I think in our human need to define and explain, to make sense of people and situations, many think of Japanese and Japan in very narrow terms. We associate collectivism with a lack of uniqueness or personality, and while I didn’t need Salsa to tell me that’s a false and unfair label to place on a whole nation, Salsa gives me proof of that untruth every week. Because the stereotype of Japanese adults is one that can be hard to break, I’m so glad I’ve been in so many situations that completely contrast my previously conceived notions. Here there’s no hierarchy, just lots of spinning and Latin music.

Normally when I meet adults in Japan I get really nervous, trying to review all of the keigo I know in my head before I’m forced to say it. What I’ve noticed here though is that even with people I’m seeing or meeting with the same time, the interactions are much freer and more natural. Sometimes I dance with friends from DESA and we joke in Japanese and spin around with no attention paid to form, and other times I dance with 45 year old men who’ve taken their share of classes. No matter who it is though I don’t think I or they feel any apprehension, or think twice before asking to dance. It’s interesting that something you might peg as being outside of most people’s comfort zones, is the most comfortable place I’ve found myself in Japan, and I think other regulars would agree with me.
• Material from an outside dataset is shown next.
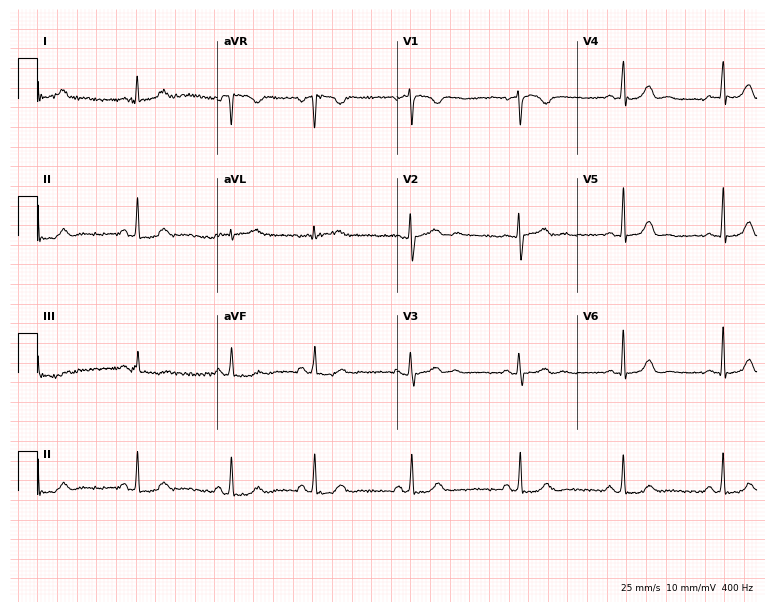
Resting 12-lead electrocardiogram (7.3-second recording at 400 Hz). Patient: a woman, 28 years old. None of these six findings is recorded: first-degree AV block, right bundle branch block, left bundle branch block, sinus bradycardia, atrial fibrillation, sinus tachycardia. Other findings, if any, are not listed.

Because the context that we see adults in (even in America) you generally have to know someone on a pretty intimate basis to really get below the surface, to see more than a house wife or a salary man. Again I’ve gotten to see thoughts and motivations behind certain decisions from family and my host family in japan, gotten opinions on topics ranging from teenage pregnancy to testing in high schools, but for the first time I was able to see the completely carefree, the completely honest side of adults here. One of my favorite regulars is one of the most proactive and brave women I’ve seen, and it makes me wonder if she carries the same attitude with her back home. Is she as demanding, as enveloped in her life outside as she is in salsa? I see Japanese men dancing the Cuban “sexy” style, men in suits with such grace and precision that I can’t believe they’re not doing this professionally.
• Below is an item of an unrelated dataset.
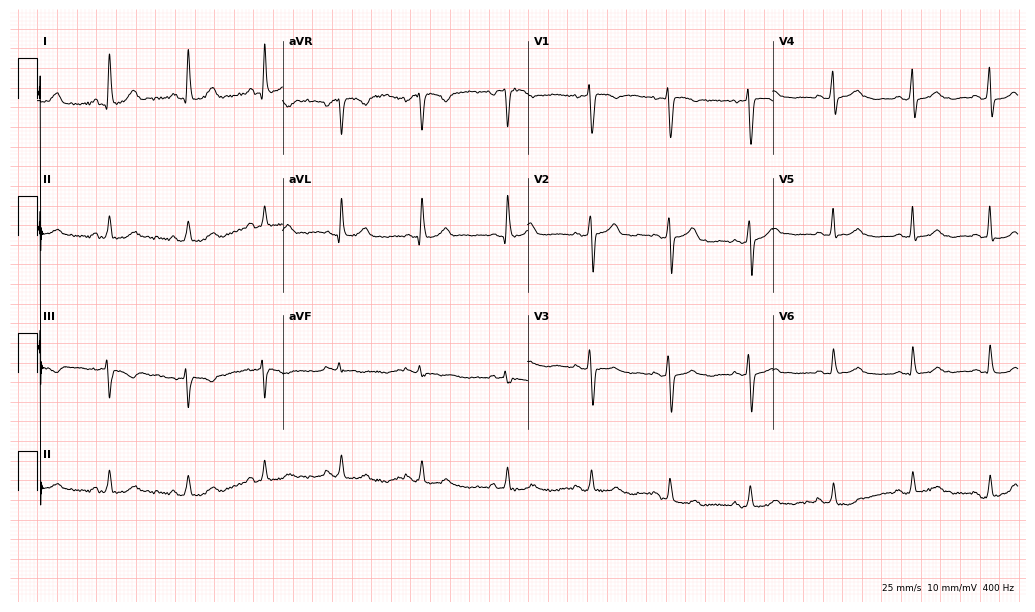
Electrocardiogram (10-second recording at 400 Hz), a woman, 47 years old. Of the six screened findings (first-degree AV block, right bundle branch block, left bundle branch block, sinus bradycardia, atrial fibrillation, sinus tachycardia), none is recorded.

The other weekend I spoke to a woman who’s maybe in her forty’s for 20 minutes about the differences between LA, New York, and Cuban styles, after which she taught me a few new steps and we danced the marchata. An interaction I never would have believed would happen in Japan if I had not come here. I’m shy as well, so this has been such a great opportunity for me to break out of my shell and completely unfurl.

When I went this past Friday, for the first time, I danced with the teacher Masanori. Maybe an irrelevant side note but that moment was added to my top three favorite moments of my trip so far, and added to my already inexpressible love of salsa and café Rumbita.

 

2 thoughts on “Aelita Parker: DESA (Salsa!)

  1. Sounds like you had a lot of fun dancing with Japanese men! Were there any differences in the dancing style of Japanese dancers? Why was dancing with your teacher one of the top three favorite moments?

    • I did! It’s actually my favorite thing to do in Japan, and what’s nice about something like salsa is that now wherever I go, I’ll have this constant. Well there are different styles of Salsa (NY, LA, and Cuban), and then you have Bachatta which came from DR. So The class I take is LA style (which is more accrobatic), and Cuban is a lot more sexy (and I really want to learn it…)

      He’s just a really amazing dancer (and of course the better a lead/the better a dancer, the more fun it’ll be when you dance) and until last week I had never danced with him before even though I’d gone a lot (albeit I didn’t take an official class until the week after I posted this) – so I guess it also just felt significant in that in my mind it was sort of an acceptance/acknowledgment

コメントは停止中です。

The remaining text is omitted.